Autoscaling

By far the most powerful form of scaling is autoscaling. Under this model, App Engine monitors key application metrics such as requests per second, latency, errors, and resource utilization. As these metrics change, the App Engine scheduler intelligently determines whether to pass additional requests to existing instances, or to scale the service up or down. Beyond these key performance metrics, the App Engine scheduler also takes into account external factors such as request queue depth and application startup time in order to stay ahead of traffic spikes.

For more information on how the App Engine scheduler performs autoscaling, refer to https://cloud.google.com/appengine/docs/standard/python/how-instances-are-managed.

Autoscaling services must operate under relatively strict conditions compared to basic and manual scaling. For example, background threading is not allowed, and relatively short request timeouts are enforced on the service. These restrictions are more severe for services running in the standard environment than in the flexible environment. As we covered earlier, services running in the standard environment are able to scale much more rapidly than those in the flexible environment. This difference becomes significant for services that experience regular spikes in traffic.

When scaling down dynamic instances, App Engine will stop the instances without destroying them. They remain in an inactive state and do not contribute to billable hours. This can be seen in the App Engine dashboard under Navigation menu | App Engine | Instances. Select a service with automatic scaling. In the metrics drop-down list (summary, by default), select the Instances option. The instances graph displays the number of created instances, the number of active instances, and the billed instance estimate.
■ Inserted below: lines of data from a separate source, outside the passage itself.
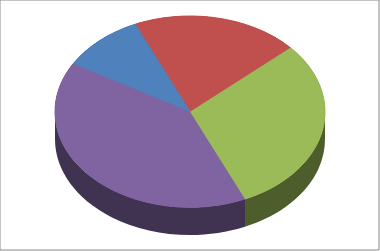
| Category | Series 1 | Series 2 | Series 3 |
|---|---|---|---|
| Point 1 | 2 | 4 | 2 |
| Point 2 | 4 | 3 | 1 |
| Point 3 | 6 | 2 | -1 |
| Point 4 | 8 | 1 | -2 |
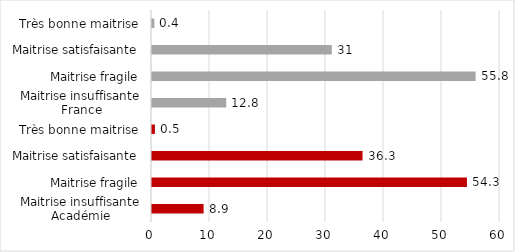
| Category | Series 0 |
|---|---|
| 0 | 8.9 |
| 1 | 54.3 |
| 2 | 36.3 |
| 3 | 0.5 |
| 4 | 12.8 |
| 5 | 55.8 |
| 6 | 31 |
| 7 | 0.4 |
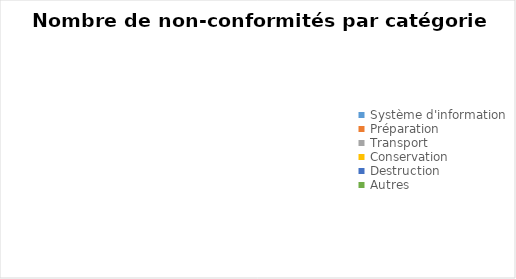
| Category | Series 0 |
|---|---|
| Système d'information | 0 |
| Préparation | 0 |
| Transport | 0 |
| Conservation | 0 |
| Destruction | 0 |
| Autres | 0 |
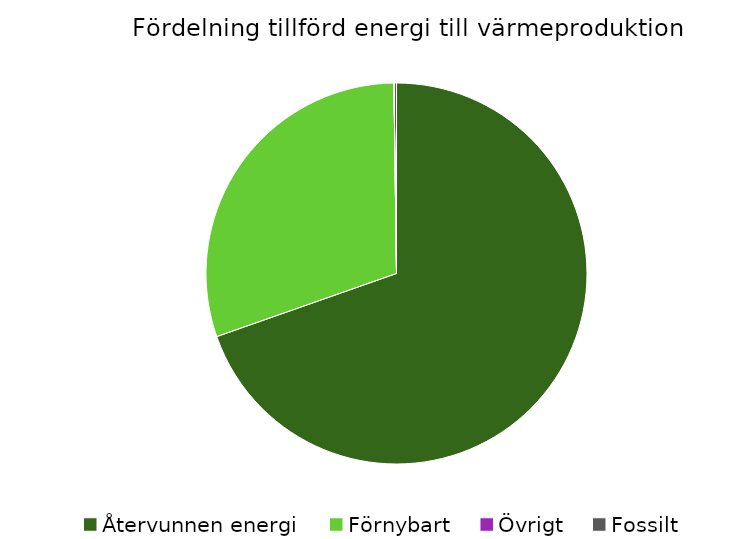
| Category | Fördelning värmeproduktion |
|---|---|
| Återvunnen energi | 0.696 |
| Förnybart | 0.302 |
| Övrigt | 0 |
| Fossilt | 0.002 |
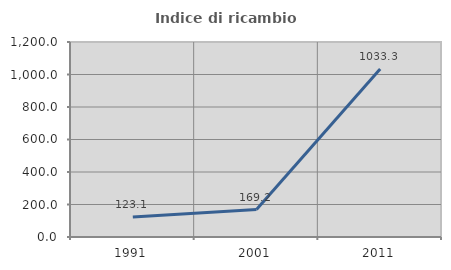
| Category | Indice di ricambio occupazionale  |
|---|---|
| 1991.0 | 123.077 |
| 2001.0 | 169.231 |
| 2011.0 | 1033.333 |
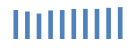
| Category | Exportações (1) |
|---|---|
| 2007.0 | 392293.987 |
| 2008.0 | 370979.678 |
| 2009.0 | 344221.998 |
| 2010.0 | 386156.652 |
| 2011.0 | 390987.572 |
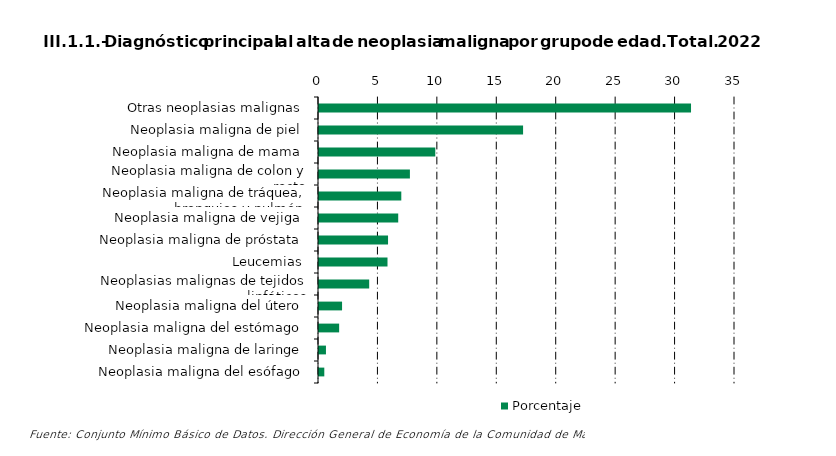
| Category | Porcentaje |
|---|---|
| Otras neoplasias malignas | 31.3 |
| Neoplasia maligna de piel | 17.17 |
| Neoplasia maligna de mama | 9.783 |
| Neoplasia maligna de colon y recto | 7.648 |
| Neoplasia maligna de tráquea, bronquios y pulmón | 6.924 |
| Neoplasia maligna de vejiga | 6.665 |
| Neoplasia maligna de próstata | 5.809 |
| Leucemias | 5.763 |
| Neoplasias malignas de tejidos linfáticos | 4.222 |
| Neoplasia maligna del útero | 1.941 |
| Neoplasia maligna del estómago | 1.695 |
| Neoplasia maligna de laringe | 0.585 |
| Neoplasia maligna del esófago | 0.446 |

For a service that has not recently received traffic, the number of active instances and the billed instance estimate should both be zero, depicted as follows:

When using autoscaling, App Engine scales the number of running instances to zero when not in use

Autoscaling is the default strategy for App Engine services. The behavior can be customized through the automatic_scaling configuration properties in the service's application configuration file as follows:

automatic_scaling:
  min_idle_instances: 2
  max_idle_instances: 10
  max_concurrent_requests: 100
  min_pending_latency: 10ms
  max_pending_latency: automatic

Developers may choose to set min_idle_instances to something greater than zero to reduce initial startup time after periods of inactivity at a potential cost of increased instance hours. Conversely, max_idle_instances can be used to define an upper limit for instance hours, at the potential cost of performance under peak traffic. The other configuration properties can be used to define under which conditions the service should be scaled. Note that min_pending_latency and max_pending_latency here refer to the shortest and longest time the App Engine internal request queue may hold on to a request before dispatching it to an existing instance.